Zusammenfassung
- Die Autonomen definieren sich, wie ihr Name schon sagt, aus einer organisatorischen Unabhängigkeit. Das heißt, sie grenzen sich von den bürokratischen Vereinigungen wie Parteien und Gewerkschaften ebenso ab wie von staatlichen Einrichtungen.
- Neben der Unabhängigkeit, gibt es keine klare zugeordnete Ideologie.
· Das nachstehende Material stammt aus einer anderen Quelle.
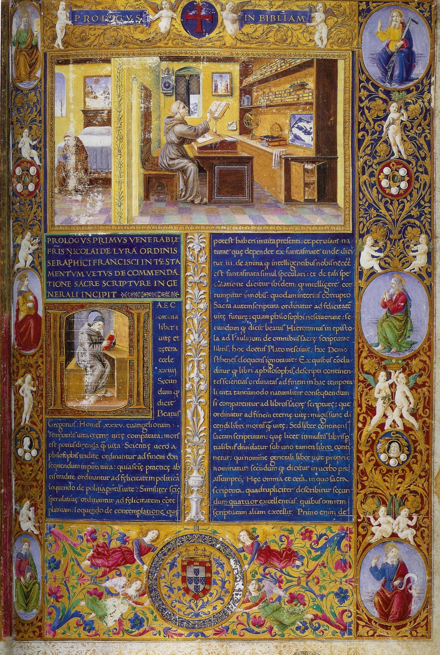 Bília dos Jerónimos, frontispício do volume I, livros do Pentateuco, painel com Nicolau de Lira no estúdio
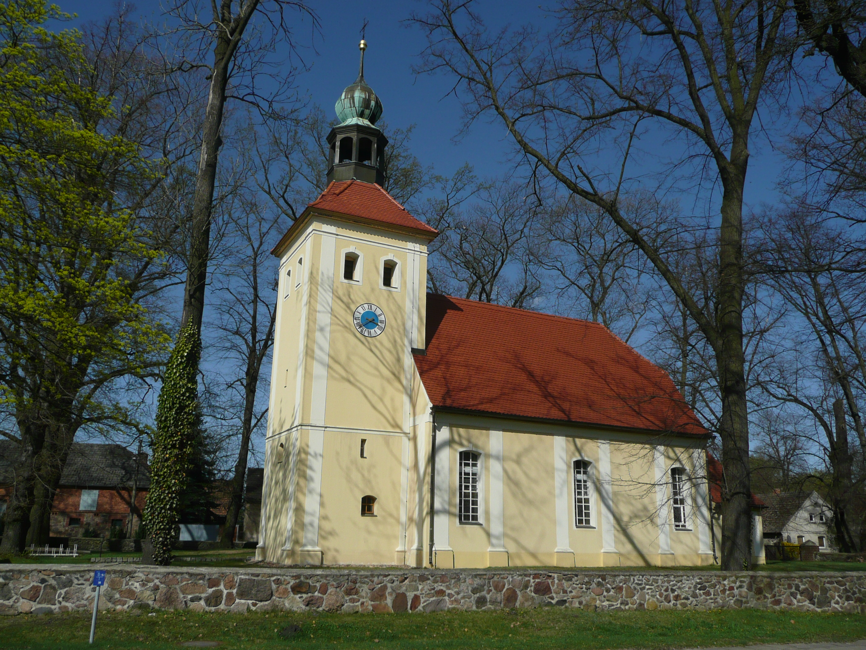 Die Evangelische Kirche in Welzow wurde 1740 erbaut.

Vielmehr identifizieren sich Autonome durch ihr Handeln als durch ideologische Überlegungen.
- Politik wird als eigene Handlung definiert und kann nicht nur durch gewählte Repräsentant*innen ausgeführt werden.
- Militanz wird geduldet, da durch die „nötige“ Gewalt heute, das Ziel einer Gewaltfreien Gesellschaft erreicht werden soll.
Begriff
Autonomie avancierte in den 1970er Jahren zum zentralen Leitbegriff im undogmatischen Lager des linksradikalen Spektrums. Autonomie verweist auf Immanuel Kants Begriffsprägung individueller (vernunftgeleiteter) Selbstbestimmung.[1] In der Tradition der italienischen Autonomia-Bewegungen[2] steht der Begriff für organisatorische Unabhängigkeit vor allem von bürokratischen (marxistischen) Partei- und Gewerkschaftsapparaten sowie den Institutionen des Staates.[3]
Genese
Die kollektive Identität als Bewegung der Autonomen evolvierte in fließenden Formierungsprozessen, die ihren Ursprung im linksradikalen Milieu der Sponti- und Alternativbewegungen haben.[4] Zwar agierten schon Ende der 1970er Jahre vereinzelt militant autonome Gruppen im Kontext der Anti-AKW-Proteste. Aber erst zu Beginn der 1980er Jahre mehrten sich „den Autonomen“ zugeschriebene Aktivitäten, etwa bei den gewaltsamen Protesten gegen ein öffentliches Rekrutengelöbnis im Bremer Weserstadion oder im Rahmen der Hausbesetzungswelle 1980/81.[5] Zu diesem Zeitpunkt entstanden auch erste Selbstverständigungstexte einer „Autonomen Bewegung“[6], die seitdem den undogmatischen Linksradikalismus in der Bundesrepublik prägen.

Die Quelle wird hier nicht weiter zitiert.